§ How to complete this task
Only the lines below from the one containing "Il Passo di" through the last line should be set down, exactly as written and with no pictures.

§ Provided records
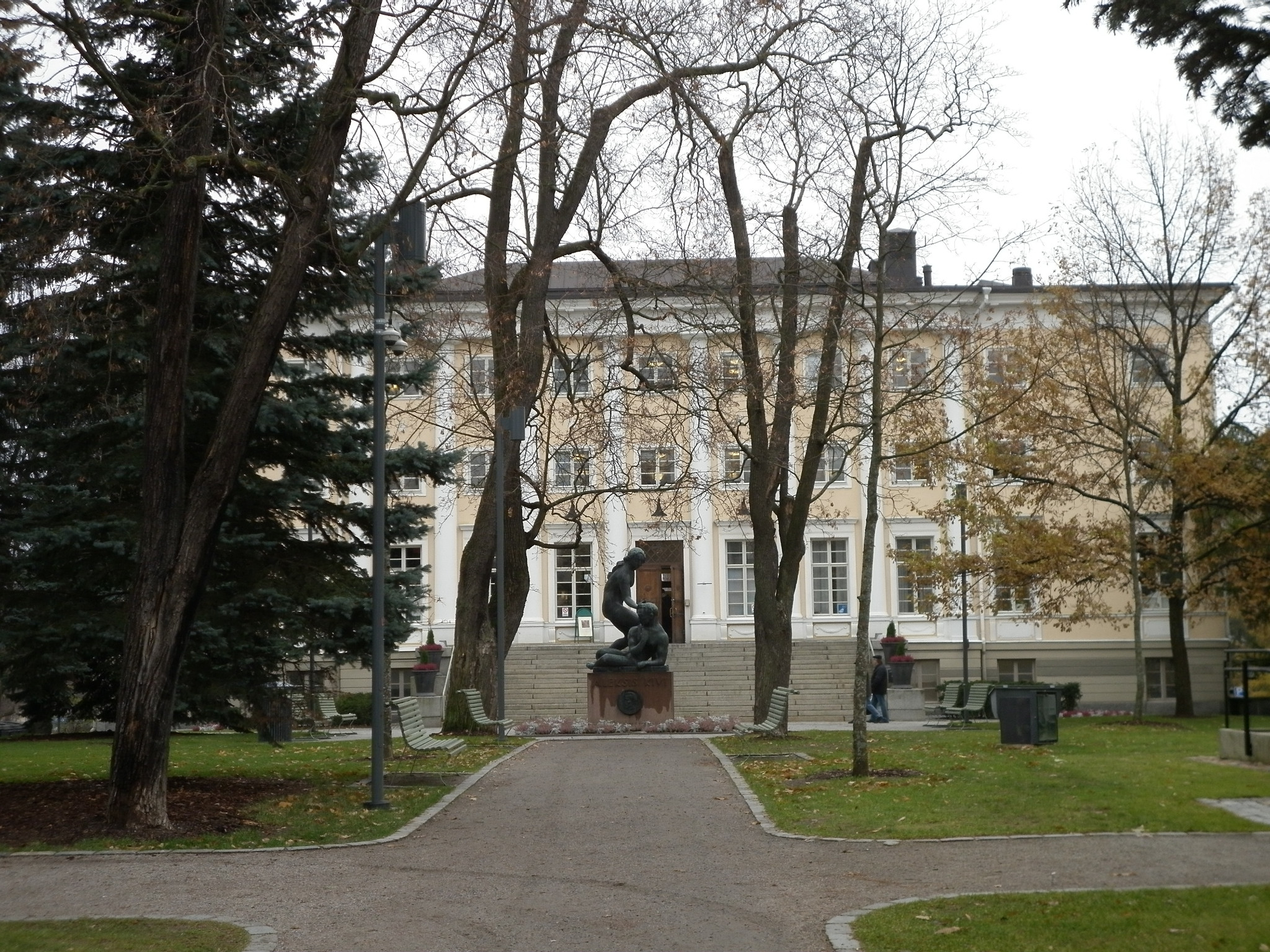 Vanha kirjasto puiden takaa
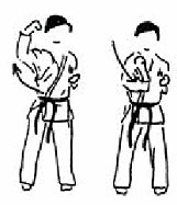 Karate Harai Uke (Goju Ryu)
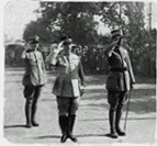 le pays de france N° 221 page 11_ les généraux Nérel _Monbelli à_Kustendil en Bulgarie.
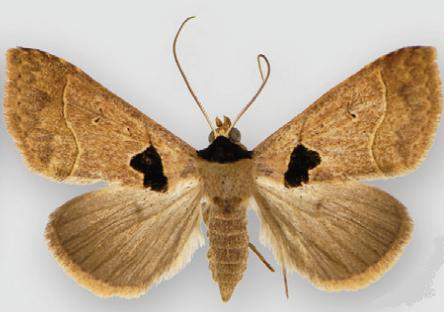 Anoba sp. trigonoides species complex, female
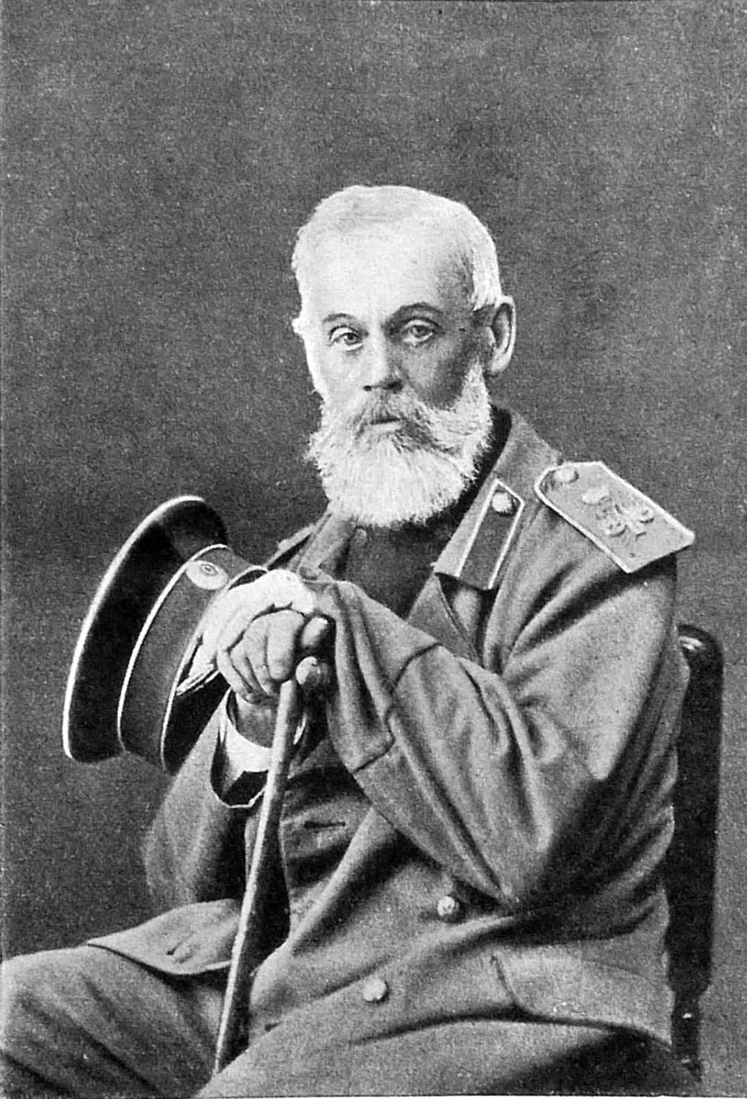 Милютин, Дмитрий Алексеевич Эта фотография была использована для иллюстрирования статьи «Милютины» опубликованной в пятнадцатом томе «Военной энциклопедии», который был издан книгоиздательским товариществом И. Д. Сытина в 1914 году в столице Российской империи городе Санкт-Петербурге. Более подробное описание к этому рисунку можно прочесть в указанной выше статье на сайте Русской Викитеки.
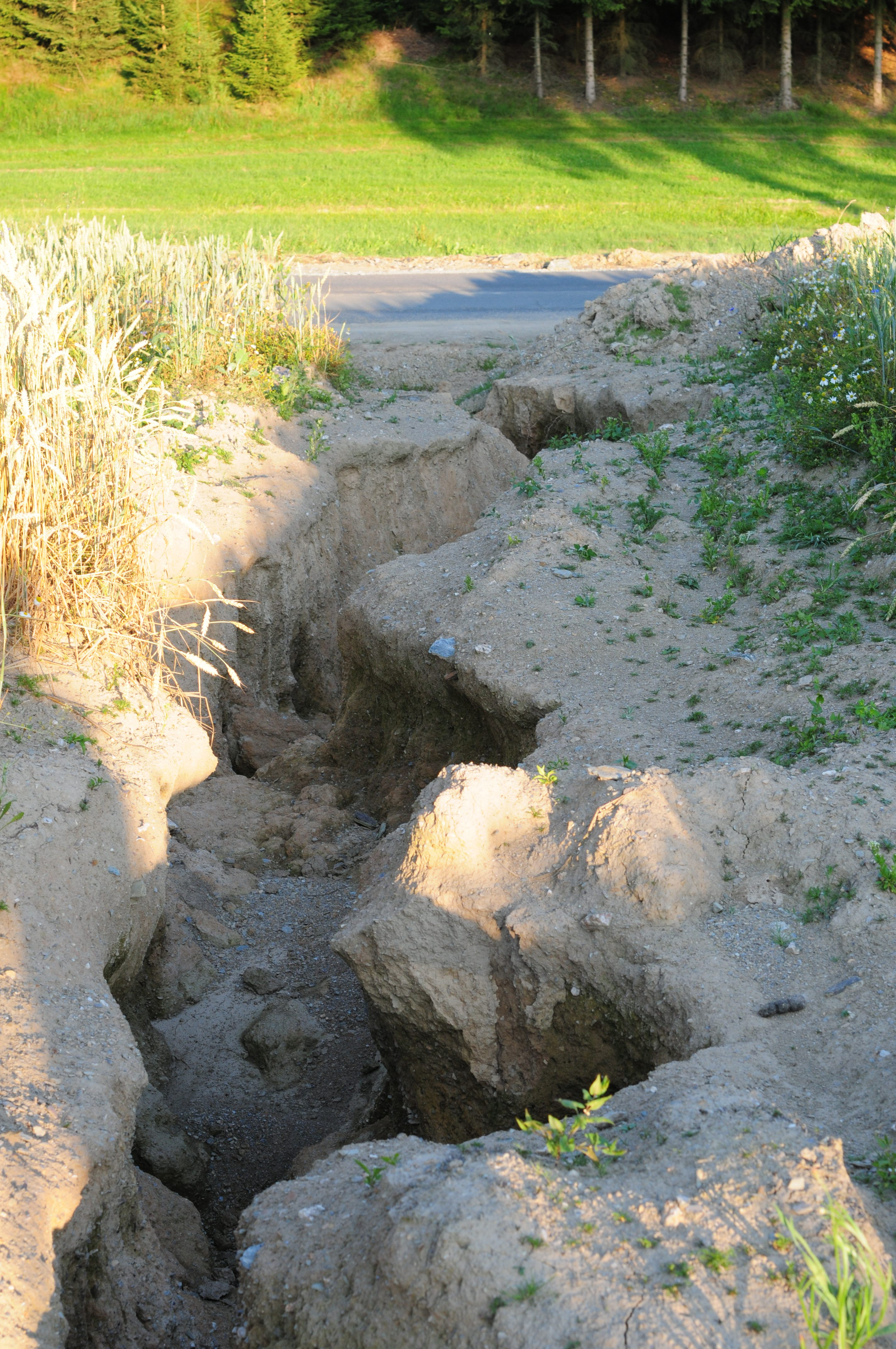 Erosionsrinne in einem Getreidefeld nach einem Starkregen (Sachsen, Deutschland)
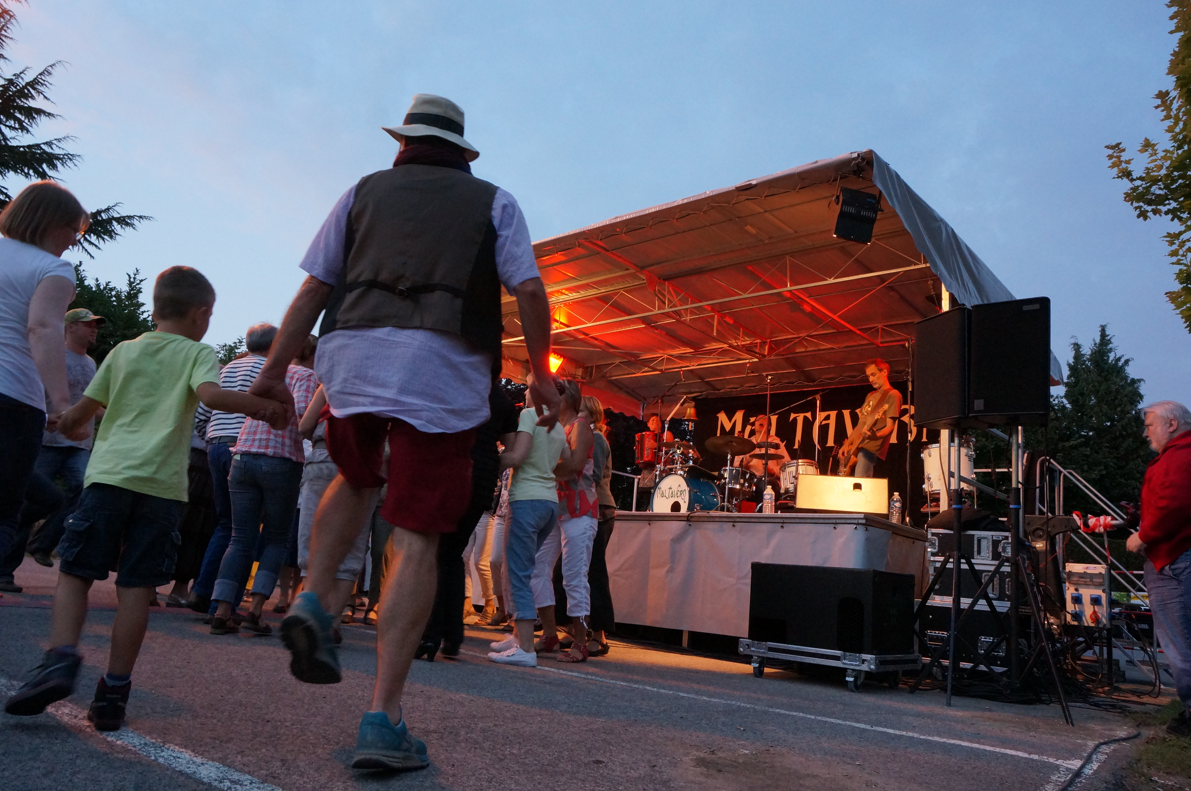 Le public danse pendant le concert .
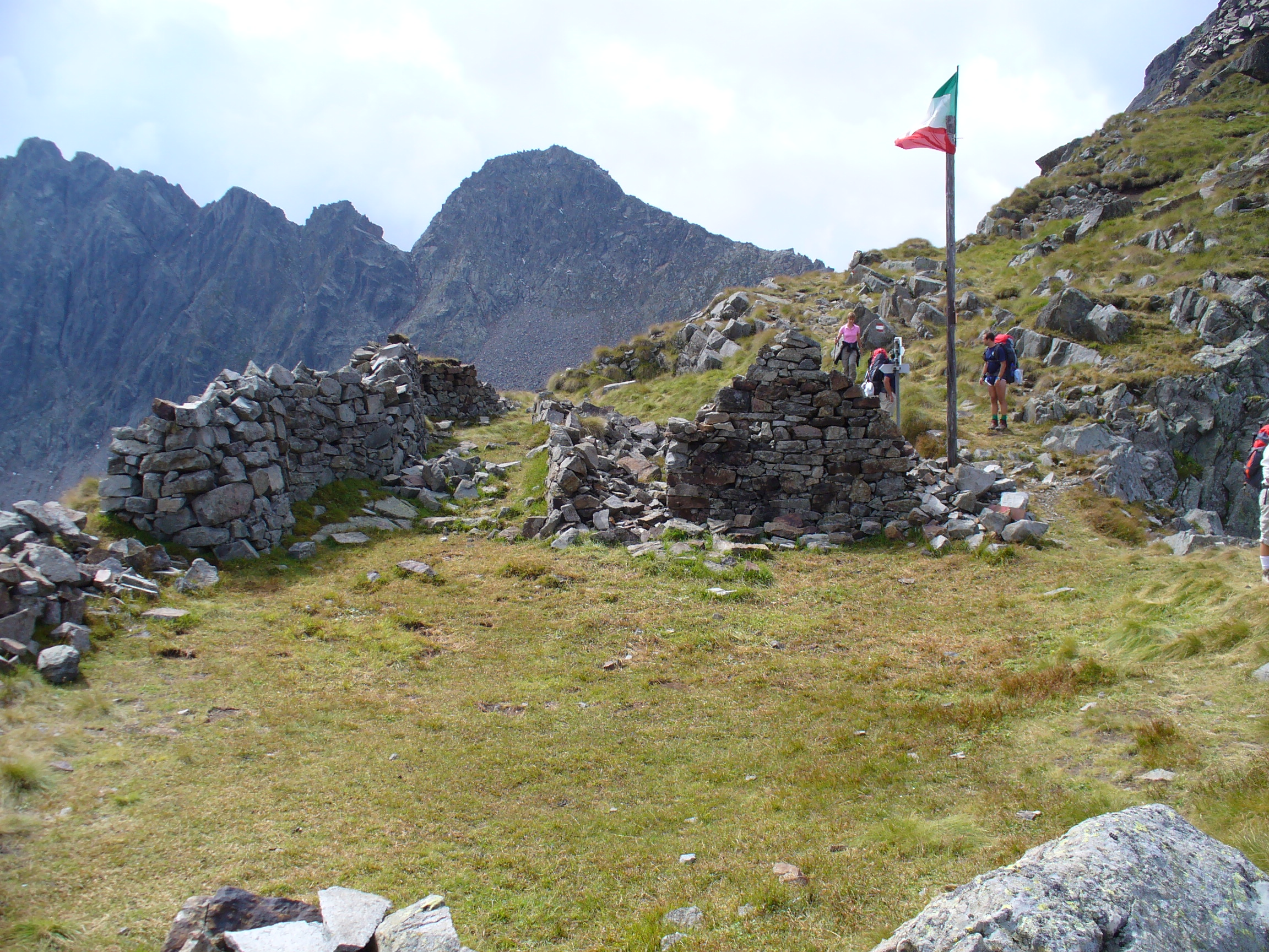 Il Passo di Campo prima della discesa dell'Ignaga
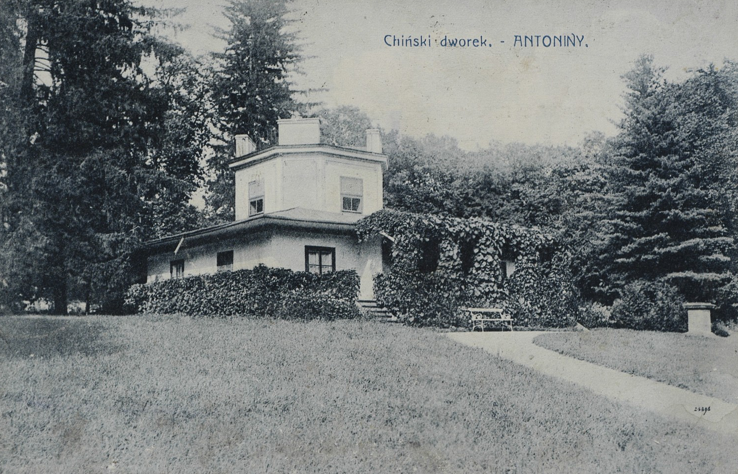 Накладом В. Кжишковського.
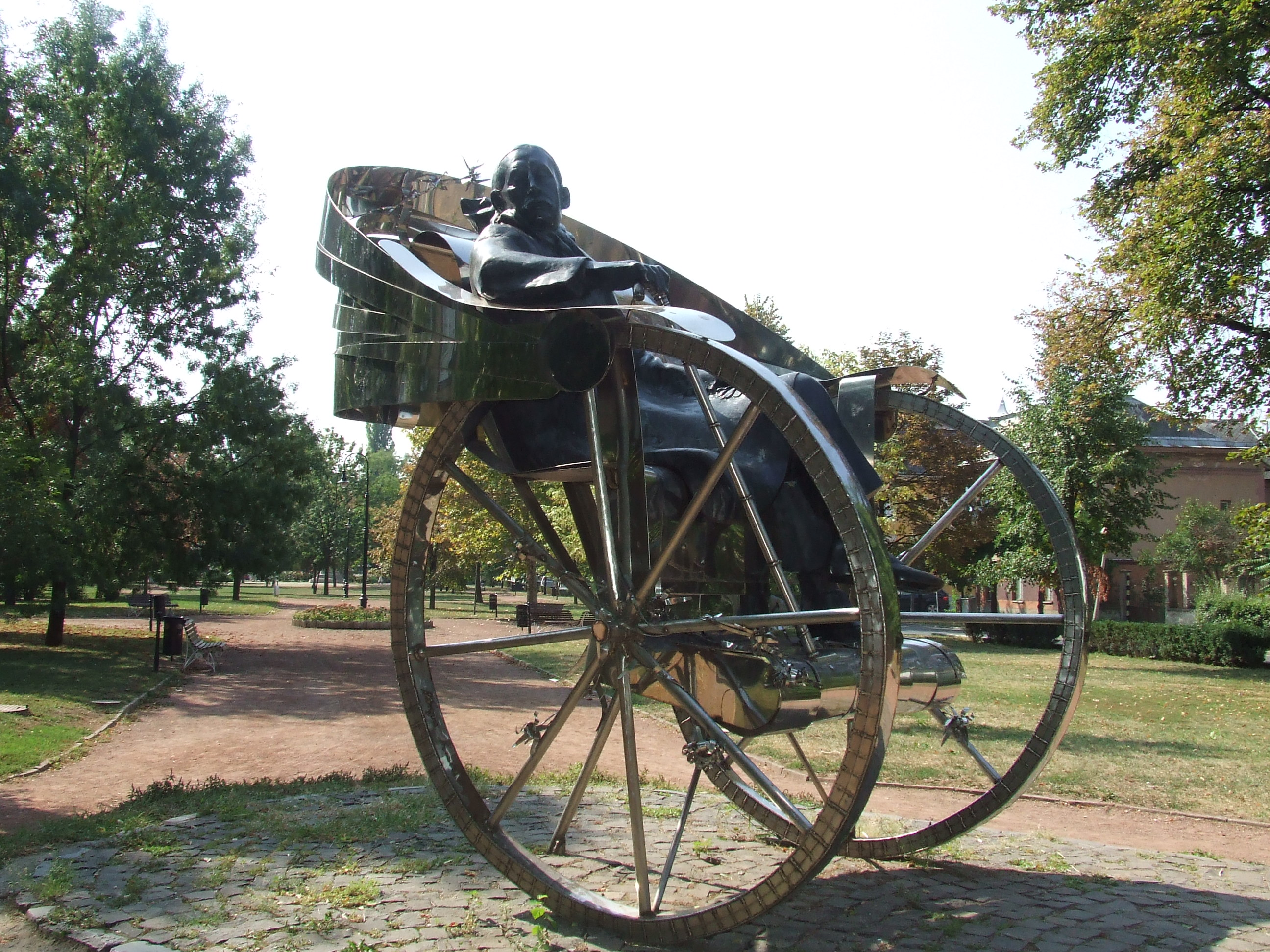 Varga Imre Kossuth-díjas művész "Hazatérés" című alkotása a nyíregyházi Móricz Zsigmond Színház előtt áll. A képen Krúdy Gyula látható.
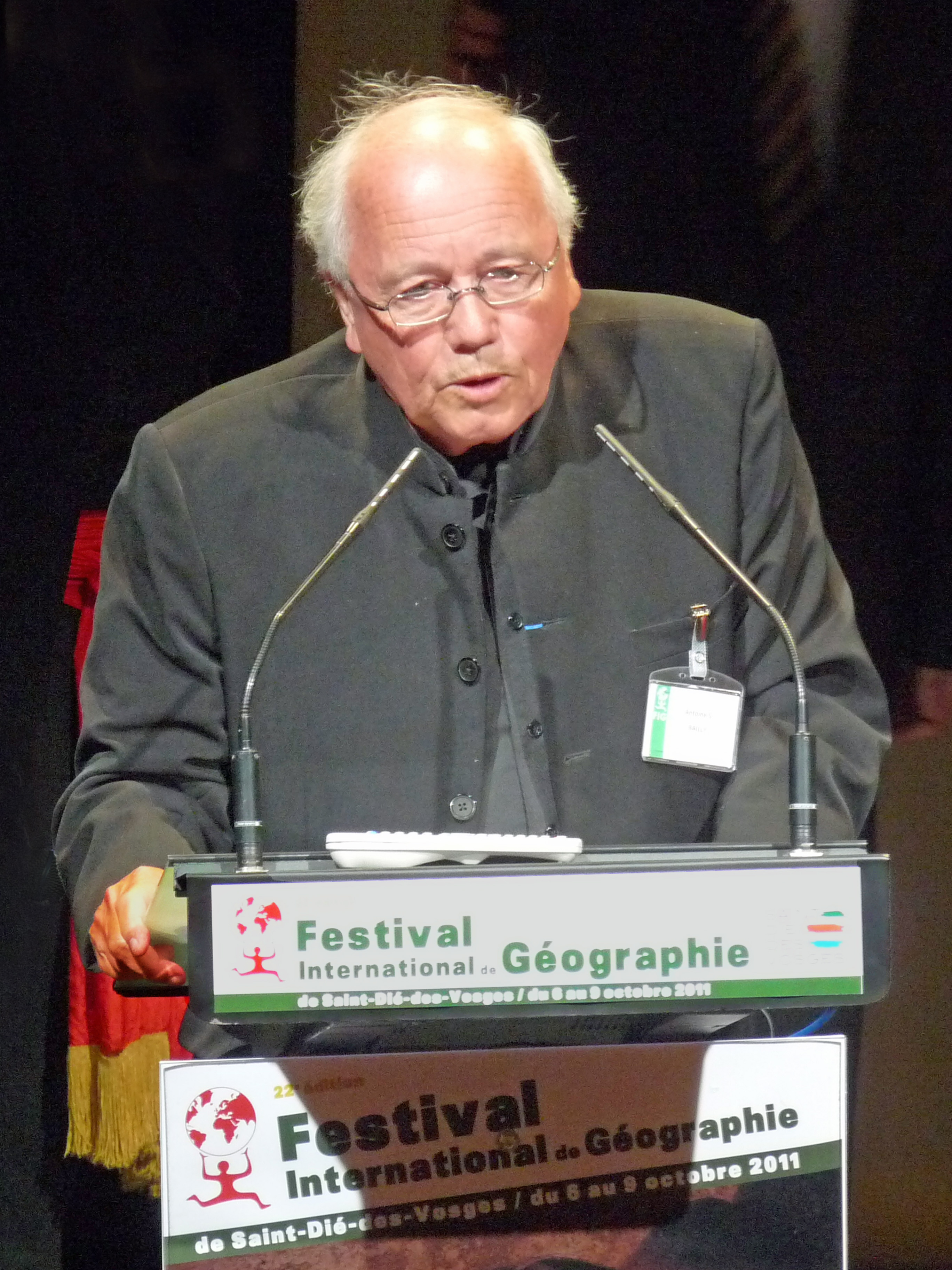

§ Problem solution
 Il Passo di Campo prima della discesa dell'Ignaga
 Накладом В. Кжишковського.
 Varga Imre Kossuth-díjas művész "Hazatérés" című alkotása a nyíregyházi Móricz Zsigmond Színház előtt áll. A képen Krúdy Gyula látható.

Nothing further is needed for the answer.